I have an indulgent voracious reader of a husband, who allowed me to purchase ten books from a neighborhood thrift store (with a great cause) to take on our recent romantic getaway to Charlotte, North Carolina.
Among these ten books, I grabbed, for the title and the cover alone, the book My Summer in a Garden by Charles Dudley Warner. It's a charming read, the most pithy of books I have ever come across. And I'm here to recommend it as a diverting and certainly amusing piece of timeless literature.
Side note: My book reviews say very little about the theme or tone or message of a book. Rather, they are my slight impression (because they will inevitably make a different impression on you) and then a little taste of the flavour of the book. Everyone loves a good free sample. Here you are.
I must say, before I conclude, that this book contained the longest Introduction I have ever seen or read. And, while the introduction isn't so amusing as the actual chapters of the book, some of my most notable takeaways were nevertheless found therein.

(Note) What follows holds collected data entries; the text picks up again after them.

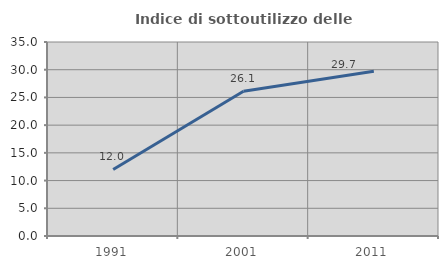
| Category | Indice di sottoutilizzo delle abitazioni  |
|---|---|
| 1991.0 | 12 |
| 2001.0 | 26.126 |
| 2011.0 | 29.74 |
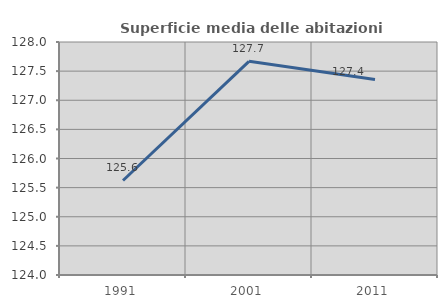
| Category | Superficie media delle abitazioni occupate |
|---|---|
| 1991.0 | 125.623 |
| 2001.0 | 127.668 |
| 2011.0 | 127.355 |
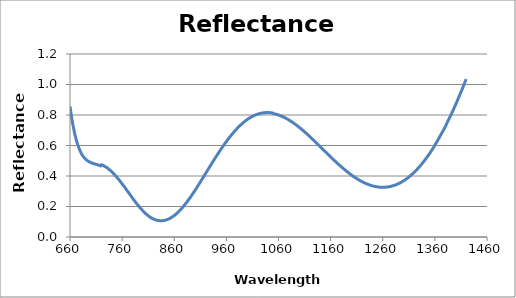
| Category | NIR Window Reflectance |
|---|---|
| 660.0 | 0.857 |
| 661.0 | 0.832 |
| 662.0 | 0.809 |
| 663.0 | 0.787 |
| 664.0 | 0.766 |
| 665.0 | 0.747 |
| 666.0 | 0.728 |
| 667.0 | 0.711 |
| 668.0 | 0.695 |
| 669.0 | 0.679 |
| 670.0 | 0.664 |
| 671.0 | 0.65 |
| 672.0 | 0.638 |
| 673.0 | 0.625 |
| 674.0 | 0.615 |
| 675.0 | 0.604 |
| 676.0 | 0.594 |
| 677.0 | 0.584 |
| 678.0 | 0.576 |
| 679.0 | 0.568 |
| 680.0 | 0.56 |
| 681.0 | 0.553 |
| 682.0 | 0.546 |
| 683.0 | 0.54 |
| 684.0 | 0.536 |
| 685.0 | 0.53 |
| 686.0 | 0.525 |
| 687.0 | 0.522 |
| 688.0 | 0.517 |
| 689.0 | 0.514 |
| 690.0 | 0.51 |
| 691.0 | 0.506 |
| 692.0 | 0.504 |
| 693.0 | 0.501 |
| 694.0 | 0.499 |
| 695.0 | 0.497 |
| 696.0 | 0.495 |
| 697.0 | 0.492 |
| 698.0 | 0.491 |
| 699.0 | 0.49 |
| 700.0 | 0.488 |
| 701.0 | 0.486 |
| 702.0 | 0.485 |
| 703.0 | 0.484 |
| 704.0 | 0.482 |
| 705.0 | 0.482 |
| 706.0 | 0.48 |
| 707.0 | 0.48 |
| 708.0 | 0.478 |
| 709.0 | 0.477 |
| 710.0 | 0.476 |
| 711.0 | 0.476 |
| 712.0 | 0.474 |
| 713.0 | 0.473 |
| 714.0 | 0.472 |
| 715.0 | 0.471 |
| 716.0 | 0.47 |
| 717.0 | 0.47 |
| 718.0 | 0.467 |
| 719.0 | 0.466 |
| 720.0 | 0.473 |
| 721.0 | 0.473 |
| 722.0 | 0.472 |
| 723.0 | 0.471 |
| 724.0 | 0.468 |
| 725.0 | 0.467 |
| 726.0 | 0.465 |
| 727.0 | 0.462 |
| 728.0 | 0.46 |
| 729.0 | 0.458 |
| 730.0 | 0.457 |
| 731.0 | 0.453 |
| 732.0 | 0.452 |
| 733.0 | 0.45 |
| 734.0 | 0.446 |
| 735.0 | 0.443 |
| 736.0 | 0.44 |
| 737.0 | 0.436 |
| 738.0 | 0.435 |
| 739.0 | 0.431 |
| 740.0 | 0.428 |
| 741.0 | 0.424 |
| 742.0 | 0.422 |
| 743.0 | 0.417 |
| 744.0 | 0.414 |
| 745.0 | 0.412 |
| 746.0 | 0.406 |
| 747.0 | 0.402 |
| 748.0 | 0.399 |
| 749.0 | 0.396 |
| 750.0 | 0.391 |
| 751.0 | 0.387 |
| 752.0 | 0.383 |
| 753.0 | 0.379 |
| 754.0 | 0.375 |
| 755.0 | 0.371 |
| 756.0 | 0.367 |
| 757.0 | 0.362 |
| 758.0 | 0.356 |
| 759.0 | 0.353 |
| 760.0 | 0.349 |
| 761.0 | 0.343 |
| 762.0 | 0.339 |
| 763.0 | 0.335 |
| 764.0 | 0.331 |
| 765.0 | 0.326 |
| 766.0 | 0.321 |
| 767.0 | 0.317 |
| 768.0 | 0.311 |
| 769.0 | 0.306 |
| 770.0 | 0.302 |
| 771.0 | 0.297 |
| 772.0 | 0.293 |
| 773.0 | 0.288 |
| 774.0 | 0.283 |
| 775.0 | 0.279 |
| 776.0 | 0.274 |
| 777.0 | 0.269 |
| 778.0 | 0.264 |
| 779.0 | 0.259 |
| 780.0 | 0.255 |
| 781.0 | 0.25 |
| 782.0 | 0.245 |
| 783.0 | 0.241 |
| 784.0 | 0.236 |
| 785.0 | 0.232 |
| 786.0 | 0.227 |
| 787.0 | 0.223 |
| 788.0 | 0.218 |
| 789.0 | 0.214 |
| 790.0 | 0.211 |
| 791.0 | 0.207 |
| 792.0 | 0.202 |
| 793.0 | 0.197 |
| 794.0 | 0.193 |
| 795.0 | 0.19 |
| 796.0 | 0.185 |
| 797.0 | 0.182 |
| 798.0 | 0.178 |
| 799.0 | 0.174 |
| 800.0 | 0.171 |
| 801.0 | 0.167 |
| 802.0 | 0.163 |
| 803.0 | 0.16 |
| 804.0 | 0.156 |
| 805.0 | 0.154 |
| 806.0 | 0.151 |
| 807.0 | 0.149 |
| 808.0 | 0.145 |
| 809.0 | 0.142 |
| 810.0 | 0.14 |
| 811.0 | 0.137 |
| 812.0 | 0.134 |
| 813.0 | 0.132 |
| 814.0 | 0.129 |
| 815.0 | 0.128 |
| 816.0 | 0.125 |
| 817.0 | 0.124 |
| 818.0 | 0.122 |
| 819.0 | 0.119 |
| 820.0 | 0.118 |
| 821.0 | 0.117 |
| 822.0 | 0.115 |
| 823.0 | 0.114 |
| 824.0 | 0.113 |
| 825.0 | 0.111 |
| 826.0 | 0.11 |
| 827.0 | 0.11 |
| 828.0 | 0.11 |
| 829.0 | 0.108 |
| 830.0 | 0.108 |
| 831.0 | 0.107 |
| 832.0 | 0.107 |
| 833.0 | 0.107 |
| 834.0 | 0.106 |
| 835.0 | 0.107 |
| 836.0 | 0.106 |
| 837.0 | 0.107 |
| 838.0 | 0.107 |
| 839.0 | 0.108 |
| 840.0 | 0.108 |
| 841.0 | 0.109 |
| 842.0 | 0.109 |
| 843.0 | 0.111 |
| 844.0 | 0.111 |
| 845.0 | 0.113 |
| 846.0 | 0.113 |
| 847.0 | 0.115 |
| 848.0 | 0.116 |
| 849.0 | 0.117 |
| 850.0 | 0.12 |
| 851.0 | 0.121 |
| 852.0 | 0.123 |
| 853.0 | 0.125 |
| 854.0 | 0.127 |
| 855.0 | 0.129 |
| 856.0 | 0.131 |
| 857.0 | 0.133 |
| 858.0 | 0.136 |
| 859.0 | 0.139 |
| 860.0 | 0.141 |
| 861.0 | 0.143 |
| 862.0 | 0.146 |
| 863.0 | 0.149 |
| 864.0 | 0.153 |
| 865.0 | 0.155 |
| 866.0 | 0.159 |
| 867.0 | 0.162 |
| 868.0 | 0.164 |
| 869.0 | 0.168 |
| 870.0 | 0.172 |
| 871.0 | 0.175 |
| 872.0 | 0.179 |
| 873.0 | 0.183 |
| 874.0 | 0.186 |
| 875.0 | 0.19 |
| 876.0 | 0.194 |
| 877.0 | 0.198 |
| 878.0 | 0.203 |
| 879.0 | 0.206 |
| 880.0 | 0.211 |
| 881.0 | 0.215 |
| 882.0 | 0.219 |
| 883.0 | 0.223 |
| 884.0 | 0.228 |
| 885.0 | 0.233 |
| 886.0 | 0.237 |
| 887.0 | 0.242 |
| 888.0 | 0.247 |
| 889.0 | 0.252 |
| 890.0 | 0.256 |
| 891.0 | 0.261 |
| 892.0 | 0.266 |
| 893.0 | 0.271 |
| 894.0 | 0.276 |
| 895.0 | 0.281 |
| 896.0 | 0.286 |
| 897.0 | 0.291 |
| 898.0 | 0.296 |
| 899.0 | 0.301 |
| 900.0 | 0.307 |
| 901.0 | 0.312 |
| 902.0 | 0.317 |
| 903.0 | 0.323 |
| 904.0 | 0.328 |
| 905.0 | 0.334 |
| 906.0 | 0.339 |
| 907.0 | 0.344 |
| 908.0 | 0.35 |
| 909.0 | 0.355 |
| 910.0 | 0.36 |
| 911.0 | 0.366 |
| 912.0 | 0.371 |
| 913.0 | 0.377 |
| 914.0 | 0.382 |
| 915.0 | 0.388 |
| 916.0 | 0.393 |
| 917.0 | 0.399 |
| 918.0 | 0.405 |
| 919.0 | 0.41 |
| 920.0 | 0.416 |
| 921.0 | 0.421 |
| 922.0 | 0.427 |
| 923.0 | 0.433 |
| 924.0 | 0.438 |
| 925.0 | 0.444 |
| 926.0 | 0.449 |
| 927.0 | 0.455 |
| 928.0 | 0.46 |
| 929.0 | 0.466 |
| 930.0 | 0.471 |
| 931.0 | 0.477 |
| 932.0 | 0.482 |
| 933.0 | 0.488 |
| 934.0 | 0.493 |
| 935.0 | 0.499 |
| 936.0 | 0.504 |
| 937.0 | 0.51 |
| 938.0 | 0.515 |
| 939.0 | 0.52 |
| 940.0 | 0.526 |
| 941.0 | 0.531 |
| 942.0 | 0.536 |
| 943.0 | 0.542 |
| 944.0 | 0.547 |
| 945.0 | 0.552 |
| 946.0 | 0.557 |
| 947.0 | 0.562 |
| 948.0 | 0.567 |
| 949.0 | 0.573 |
| 950.0 | 0.578 |
| 951.0 | 0.583 |
| 952.0 | 0.588 |
| 953.0 | 0.592 |
| 954.0 | 0.597 |
| 955.0 | 0.602 |
| 956.0 | 0.607 |
| 957.0 | 0.612 |
| 958.0 | 0.616 |
| 959.0 | 0.621 |
| 960.0 | 0.626 |
| 961.0 | 0.631 |
| 962.0 | 0.635 |
| 963.0 | 0.64 |
| 964.0 | 0.644 |
| 965.0 | 0.649 |
| 966.0 | 0.653 |
| 967.0 | 0.657 |
| 968.0 | 0.662 |
| 969.0 | 0.666 |
| 970.0 | 0.67 |
| 971.0 | 0.674 |
| 972.0 | 0.678 |
| 973.0 | 0.682 |
| 974.0 | 0.686 |
| 975.0 | 0.69 |
| 976.0 | 0.694 |
| 977.0 | 0.698 |
| 978.0 | 0.702 |
| 979.0 | 0.706 |
| 980.0 | 0.71 |
| 981.0 | 0.713 |
| 982.0 | 0.717 |
| 983.0 | 0.72 |
| 984.0 | 0.723 |
| 985.0 | 0.727 |
| 986.0 | 0.73 |
| 987.0 | 0.734 |
| 988.0 | 0.737 |
| 989.0 | 0.74 |
| 990.0 | 0.743 |
| 991.0 | 0.746 |
| 992.0 | 0.749 |
| 993.0 | 0.752 |
| 994.0 | 0.754 |
| 995.0 | 0.757 |
| 996.0 | 0.76 |
| 997.0 | 0.763 |
| 998.0 | 0.765 |
| 999.0 | 0.768 |
| 1000.0 | 0.77 |
| 1001.0 | 0.773 |
| 1002.0 | 0.775 |
| 1003.0 | 0.777 |
| 1004.0 | 0.779 |
| 1005.0 | 0.781 |
| 1006.0 | 0.783 |
| 1007.0 | 0.785 |
| 1008.0 | 0.787 |
| 1009.0 | 0.789 |
| 1010.0 | 0.791 |
| 1011.0 | 0.793 |
| 1012.0 | 0.794 |
| 1013.0 | 0.796 |
| 1014.0 | 0.798 |
| 1015.0 | 0.799 |
| 1016.0 | 0.801 |
| 1017.0 | 0.802 |
| 1018.0 | 0.803 |
| 1019.0 | 0.804 |
| 1020.0 | 0.805 |
| 1021.0 | 0.807 |
| 1022.0 | 0.807 |
| 1023.0 | 0.808 |
| 1024.0 | 0.81 |
| 1025.0 | 0.81 |
| 1026.0 | 0.811 |
| 1027.0 | 0.812 |
| 1028.0 | 0.813 |
| 1029.0 | 0.813 |
| 1030.0 | 0.814 |
| 1031.0 | 0.814 |
| 1032.0 | 0.815 |
| 1033.0 | 0.815 |
| 1034.0 | 0.815 |
| 1035.0 | 0.816 |
| 1036.0 | 0.816 |
| 1037.0 | 0.816 |
| 1038.0 | 0.816 |
| 1039.0 | 0.816 |
| 1040.0 | 0.816 |
| 1041.0 | 0.816 |
| 1042.0 | 0.816 |
| 1043.0 | 0.815 |
| 1044.0 | 0.815 |
| 1045.0 | 0.815 |
| 1046.0 | 0.814 |
| 1047.0 | 0.814 |
| 1048.0 | 0.814 |
| 1049.0 | 0.813 |
| 1050.0 | 0.809 |
| 1051.0 | 0.808 |
| 1052.0 | 0.808 |
| 1053.0 | 0.807 |
| 1054.0 | 0.806 |
| 1055.0 | 0.805 |
| 1056.0 | 0.804 |
| 1057.0 | 0.804 |
| 1058.0 | 0.803 |
| 1059.0 | 0.801 |
| 1060.0 | 0.8 |
| 1061.0 | 0.799 |
| 1062.0 | 0.798 |
| 1063.0 | 0.796 |
| 1064.0 | 0.795 |
| 1065.0 | 0.793 |
| 1066.0 | 0.792 |
| 1067.0 | 0.791 |
| 1068.0 | 0.789 |
| 1069.0 | 0.788 |
| 1070.0 | 0.786 |
| 1071.0 | 0.784 |
| 1072.0 | 0.782 |
| 1073.0 | 0.781 |
| 1074.0 | 0.779 |
| 1075.0 | 0.777 |
| 1076.0 | 0.775 |
| 1077.0 | 0.774 |
| 1078.0 | 0.771 |
| 1079.0 | 0.769 |
| 1080.0 | 0.767 |
| 1081.0 | 0.765 |
| 1082.0 | 0.763 |
| 1083.0 | 0.761 |
| 1084.0 | 0.758 |
| 1085.0 | 0.756 |
| 1086.0 | 0.754 |
| 1087.0 | 0.752 |
| 1088.0 | 0.749 |
| 1089.0 | 0.747 |
| 1090.0 | 0.744 |
| 1091.0 | 0.742 |
| 1092.0 | 0.739 |
| 1093.0 | 0.737 |
| 1094.0 | 0.734 |
| 1095.0 | 0.732 |
| 1096.0 | 0.729 |
| 1097.0 | 0.727 |
| 1098.0 | 0.724 |
| 1099.0 | 0.721 |
| 1100.0 | 0.719 |
| 1101.0 | 0.715 |
| 1102.0 | 0.713 |
| 1103.0 | 0.71 |
| 1104.0 | 0.707 |
| 1105.0 | 0.704 |
| 1106.0 | 0.701 |
| 1107.0 | 0.698 |
| 1108.0 | 0.696 |
| 1109.0 | 0.693 |
| 1110.0 | 0.689 |
| 1111.0 | 0.686 |
| 1112.0 | 0.683 |
| 1113.0 | 0.681 |
| 1114.0 | 0.677 |
| 1115.0 | 0.674 |
| 1116.0 | 0.671 |
| 1117.0 | 0.668 |
| 1118.0 | 0.665 |
| 1119.0 | 0.662 |
| 1120.0 | 0.658 |
| 1121.0 | 0.655 |
| 1122.0 | 0.653 |
| 1123.0 | 0.649 |
| 1124.0 | 0.646 |
| 1125.0 | 0.643 |
| 1126.0 | 0.638 |
| 1127.0 | 0.636 |
| 1128.0 | 0.632 |
| 1129.0 | 0.629 |
| 1130.0 | 0.626 |
| 1131.0 | 0.622 |
| 1132.0 | 0.619 |
| 1133.0 | 0.617 |
| 1134.0 | 0.613 |
| 1135.0 | 0.609 |
| 1136.0 | 0.606 |
| 1137.0 | 0.602 |
| 1138.0 | 0.599 |
| 1139.0 | 0.596 |
| 1140.0 | 0.592 |
| 1141.0 | 0.589 |
| 1142.0 | 0.586 |
| 1143.0 | 0.582 |
| 1144.0 | 0.579 |
| 1145.0 | 0.575 |
| 1146.0 | 0.572 |
| 1147.0 | 0.569 |
| 1148.0 | 0.565 |
| 1149.0 | 0.562 |
| 1150.0 | 0.559 |
| 1151.0 | 0.556 |
| 1152.0 | 0.552 |
| 1153.0 | 0.549 |
| 1154.0 | 0.545 |
| 1155.0 | 0.542 |
| 1156.0 | 0.538 |
| 1157.0 | 0.535 |
| 1158.0 | 0.532 |
| 1159.0 | 0.529 |
| 1160.0 | 0.525 |
| 1161.0 | 0.522 |
| 1162.0 | 0.519 |
| 1163.0 | 0.515 |
| 1164.0 | 0.512 |
| 1165.0 | 0.509 |
| 1166.0 | 0.505 |
| 1167.0 | 0.502 |
| 1168.0 | 0.499 |
| 1169.0 | 0.496 |
| 1170.0 | 0.493 |
| 1171.0 | 0.489 |
| 1172.0 | 0.486 |
| 1173.0 | 0.483 |
| 1174.0 | 0.48 |
| 1175.0 | 0.477 |
| 1176.0 | 0.474 |
| 1177.0 | 0.471 |
| 1178.0 | 0.468 |
| 1179.0 | 0.465 |
| 1180.0 | 0.462 |
| 1181.0 | 0.459 |
| 1182.0 | 0.456 |
| 1183.0 | 0.453 |
| 1184.0 | 0.45 |
| 1185.0 | 0.447 |
| 1186.0 | 0.444 |
| 1187.0 | 0.441 |
| 1188.0 | 0.439 |
| 1189.0 | 0.435 |
| 1190.0 | 0.433 |
| 1191.0 | 0.43 |
| 1192.0 | 0.427 |
| 1193.0 | 0.425 |
| 1194.0 | 0.422 |
| 1195.0 | 0.419 |
| 1196.0 | 0.417 |
| 1197.0 | 0.414 |
| 1198.0 | 0.412 |
| 1199.0 | 0.409 |
| 1200.0 | 0.407 |
| 1201.0 | 0.404 |
| 1202.0 | 0.402 |
| 1203.0 | 0.399 |
| 1204.0 | 0.397 |
| 1205.0 | 0.394 |
| 1206.0 | 0.392 |
| 1207.0 | 0.39 |
| 1208.0 | 0.388 |
| 1209.0 | 0.386 |
| 1210.0 | 0.383 |
| 1211.0 | 0.381 |
| 1212.0 | 0.379 |
| 1213.0 | 0.377 |
| 1214.0 | 0.375 |
| 1215.0 | 0.373 |
| 1216.0 | 0.371 |
| 1217.0 | 0.369 |
| 1218.0 | 0.367 |
| 1219.0 | 0.365 |
| 1220.0 | 0.364 |
| 1221.0 | 0.362 |
| 1222.0 | 0.36 |
| 1223.0 | 0.358 |
| 1224.0 | 0.356 |
| 1225.0 | 0.355 |
| 1226.0 | 0.353 |
| 1227.0 | 0.352 |
| 1228.0 | 0.35 |
| 1229.0 | 0.349 |
| 1230.0 | 0.348 |
| 1231.0 | 0.346 |
| 1232.0 | 0.345 |
| 1233.0 | 0.343 |
| 1234.0 | 0.342 |
| 1235.0 | 0.341 |
| 1236.0 | 0.34 |
| 1237.0 | 0.339 |
| 1238.0 | 0.338 |
| 1239.0 | 0.337 |
| 1240.0 | 0.336 |
| 1241.0 | 0.335 |
| 1242.0 | 0.334 |
| 1243.0 | 0.333 |
| 1244.0 | 0.332 |
| 1245.0 | 0.331 |
| 1246.0 | 0.331 |
| 1247.0 | 0.33 |
| 1248.0 | 0.329 |
| 1249.0 | 0.329 |
| 1250.0 | 0.329 |
| 1251.0 | 0.328 |
| 1252.0 | 0.327 |
| 1253.0 | 0.327 |
| 1254.0 | 0.327 |
| 1255.0 | 0.326 |
| 1256.0 | 0.326 |
| 1257.0 | 0.326 |
| 1258.0 | 0.326 |
| 1259.0 | 0.326 |
| 1260.0 | 0.326 |
| 1261.0 | 0.326 |
| 1262.0 | 0.326 |
| 1263.0 | 0.326 |
| 1264.0 | 0.327 |
| 1265.0 | 0.327 |
| 1266.0 | 0.327 |
| 1267.0 | 0.327 |
| 1268.0 | 0.328 |
| 1269.0 | 0.328 |
| 1270.0 | 0.328 |
| 1271.0 | 0.329 |
| 1272.0 | 0.33 |
| 1273.0 | 0.33 |
| 1274.0 | 0.331 |
| 1275.0 | 0.332 |
| 1276.0 | 0.333 |
| 1277.0 | 0.333 |
| 1278.0 | 0.335 |
| 1279.0 | 0.336 |
| 1280.0 | 0.336 |
| 1281.0 | 0.337 |
| 1282.0 | 0.338 |
| 1283.0 | 0.34 |
| 1284.0 | 0.341 |
| 1285.0 | 0.342 |
| 1286.0 | 0.344 |
| 1287.0 | 0.345 |
| 1288.0 | 0.347 |
| 1289.0 | 0.348 |
| 1290.0 | 0.35 |
| 1291.0 | 0.351 |
| 1292.0 | 0.353 |
| 1293.0 | 0.354 |
| 1294.0 | 0.356 |
| 1295.0 | 0.358 |
| 1296.0 | 0.36 |
| 1297.0 | 0.362 |
| 1298.0 | 0.364 |
| 1299.0 | 0.366 |
| 1300.0 | 0.369 |
| 1301.0 | 0.371 |
| 1302.0 | 0.373 |
| 1303.0 | 0.375 |
| 1304.0 | 0.377 |
| 1305.0 | 0.38 |
| 1306.0 | 0.383 |
| 1307.0 | 0.385 |
| 1308.0 | 0.387 |
| 1309.0 | 0.39 |
| 1310.0 | 0.393 |
| 1311.0 | 0.395 |
| 1312.0 | 0.399 |
| 1313.0 | 0.402 |
| 1314.0 | 0.405 |
| 1315.0 | 0.407 |
| 1316.0 | 0.41 |
| 1317.0 | 0.413 |
| 1318.0 | 0.416 |
| 1319.0 | 0.419 |
| 1320.0 | 0.423 |
| 1321.0 | 0.427 |
| 1322.0 | 0.43 |
| 1323.0 | 0.433 |
| 1324.0 | 0.437 |
| 1325.0 | 0.441 |
| 1326.0 | 0.444 |
| 1327.0 | 0.448 |
| 1328.0 | 0.451 |
| 1329.0 | 0.456 |
| 1330.0 | 0.459 |
| 1331.0 | 0.463 |
| 1332.0 | 0.467 |
| 1333.0 | 0.471 |
| 1334.0 | 0.475 |
| 1335.0 | 0.479 |
| 1336.0 | 0.484 |
| 1337.0 | 0.488 |
| 1338.0 | 0.492 |
| 1339.0 | 0.497 |
| 1340.0 | 0.501 |
| 1341.0 | 0.506 |
| 1342.0 | 0.51 |
| 1343.0 | 0.515 |
| 1344.0 | 0.519 |
| 1345.0 | 0.524 |
| 1346.0 | 0.529 |
| 1347.0 | 0.534 |
| 1348.0 | 0.538 |
| 1349.0 | 0.543 |
| 1350.0 | 0.548 |
| 1351.0 | 0.553 |
| 1352.0 | 0.558 |
| 1353.0 | 0.564 |
| 1354.0 | 0.568 |
| 1355.0 | 0.574 |
| 1356.0 | 0.58 |
| 1357.0 | 0.584 |
| 1358.0 | 0.59 |
| 1359.0 | 0.596 |
| 1360.0 | 0.602 |
| 1361.0 | 0.608 |
| 1362.0 | 0.613 |
| 1363.0 | 0.62 |
| 1364.0 | 0.625 |
| 1365.0 | 0.631 |
| 1366.0 | 0.638 |
| 1367.0 | 0.643 |
| 1368.0 | 0.65 |
| 1369.0 | 0.656 |
| 1370.0 | 0.662 |
| 1371.0 | 0.668 |
| 1372.0 | 0.675 |
| 1373.0 | 0.681 |
| 1374.0 | 0.687 |
| 1375.0 | 0.692 |
| 1376.0 | 0.698 |
| 1377.0 | 0.704 |
| 1378.0 | 0.71 |
| 1379.0 | 0.717 |
| 1380.0 | 0.723 |
| 1381.0 | 0.731 |
| 1382.0 | 0.738 |
| 1383.0 | 0.746 |
| 1384.0 | 0.753 |
| 1385.0 | 0.761 |
| 1386.0 | 0.767 |
| 1387.0 | 0.773 |
| 1388.0 | 0.781 |
| 1389.0 | 0.787 |
| 1390.0 | 0.794 |
| 1391.0 | 0.801 |
| 1392.0 | 0.809 |
| 1393.0 | 0.816 |
| 1394.0 | 0.823 |
| 1395.0 | 0.831 |
| 1396.0 | 0.839 |
| 1397.0 | 0.847 |
| 1398.0 | 0.855 |
| 1399.0 | 0.862 |
| 1400.0 | 0.869 |
| 1401.0 | 0.878 |
| 1402.0 | 0.885 |
| 1403.0 | 0.894 |
| 1404.0 | 0.901 |
| 1405.0 | 0.909 |
| 1406.0 | 0.917 |
| 1407.0 | 0.926 |
| 1408.0 | 0.934 |
| 1409.0 | 0.942 |
| 1410.0 | 0.95 |
| 1411.0 | 0.958 |
| 1412.0 | 0.966 |
| 1413.0 | 0.975 |
| 1414.0 | 0.983 |
| 1415.0 | 0.992 |
| 1416.0 | 1.001 |
| 1417.0 | 1.01 |
| 1418.0 | 1.018 |
| 1419.0 | 1.027 |
| 1420.0 | 1.035 |

"The principle value of a private garden is not understood. It is not to give the possessor vegetables or fruit (that can be better and cheaper done by the market-gardeners), but to teach him patience and philosophy, and the higher virtues - hope deferred, and expectations blighted, leading directly to the resignation, and sometimes alienation. The garden is thus becomes a moral agent, a test of character, as it was in the beginning."

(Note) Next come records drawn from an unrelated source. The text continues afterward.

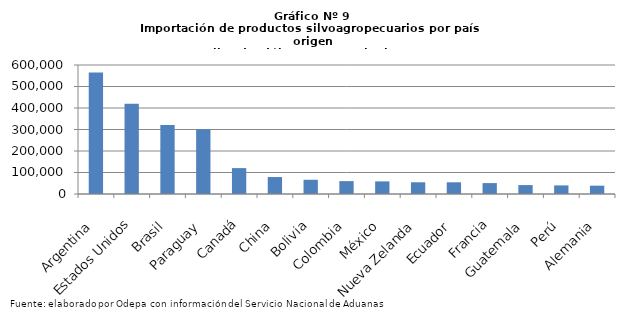
| Category | Series 0 |
|---|---|
| Argentina | 565394.646 |
| Estados Unidos | 419526.616 |
| Brasil | 321257.616 |
| Paraguay | 300743.53 |
| Canadá | 120423.376 |
| China | 78805.115 |
| Bolivia | 66101.701 |
| Colombia | 59939.001 |
| México | 58707.226 |
| Nueva Zelanda | 54476.273 |
| Ecuador | 54435.703 |
| Francia | 50708.78 |
| Guatemala | 41500.862 |
| Perú | 40035.812 |
| Alemania | 38710.329 |

"I do not hold myself bound to answer the question, Does gardening pay? It is so difficult to define what is meant by paying. There is a popular notion, that, unless a thing pays, you had better let it alone; and I may say that there is a public opinion that will not let a man or woman continue in the indulgence of a fancy that does not pay. And public opinion is stronger than the legislature, and nearly as strong as the ten commandments: I therefore yield to the popular clamor when I discuss the profit of my garden."
"Of course, there is no such thing as absolute value in this world. You can only estimate what a thing is worth to you. Does gardening in a city pay? You might as well ask if it pays to keep hens, or a trotting-horse, or to wear a gold ring, or to keep your lawn cut, or your hair cut."